View Single Post
  #59978  
Old 21st January 2023, 01:33 PM
Frankie Teardrop's Avatar
Frankie Teardrop Frankie Teardrop is offline
Cultist on the Rampage
 
Join Date: May 2011
Location: Leeds, UK
Default

FACELESS – Awful Parisian nightclubs in the late nineteen eighties, Bridget Lahai getting stabby with a syringe and someone else’s eye, Anton Diffring moaning about The French, some brute finishing a chainsaw decap with a morbid kiss… none of these snapshots captures the wonky essence of ‘Faceless’, which manages to be badly off-centre whilst seeming, for Franco, somehow quite digestible. Mainstream? Franco? Frankie, are you sure you’ve got it right? The theme song, done by a terrible George Michael impersonator, gives evidence for both sides of the argument. “Destination nowhere…” Exactly. I always enjoy revisiting this piece of cockeyed tat, and the newish Severin blu ray looks very nice.
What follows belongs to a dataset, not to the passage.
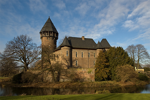 Burg Linn an einem klaren Tag im Winter

THE DRONE – Said drone is the favoured tool of a serial killer who, struck by lightning, undergoes a B movie mandated transference of souls and ends up with a shiny new body to hover around in. I bet loads of people fantasise about being drones and remote-controlled aeroplanes, they just don’t let on about it. ‘The Drone’ is quite odd in some ways, one which seems to qualify its relentless and impossible-not-to-acknowledge-silliness with a tone of equally incessant deadpan. Personally, I thought it was hilarious, but I kept wishing it’d just go for it. A few notches of bad taste short of ‘weird new anti-classic’ status, but as it is it’s worth a watch.

COLD SKIN – Xavier Gens was known for his French New Wave Of Pseudo-Transgressive Splatter offering ‘Frontiere(s)’, basically a ‘Hostel’-era take on the whole backwoods Nazi cannibal thing, a perennial problem near the Franco-Belgian border I’m led to believe. ‘Cold Skin’ is different, a relatively subdued take on otherness, isolation and madness set on an island whose inhabitants include two men and some worrying amphibians. I would say that it’s another one that nods towards old HPL, but apparently it’s an adaption of a novel by Albert Pinol. It does well with an atmosphere of craggy desolation, and it’s interesting that it predates some aspects of the more widely regarded ‘The Lighthouse’.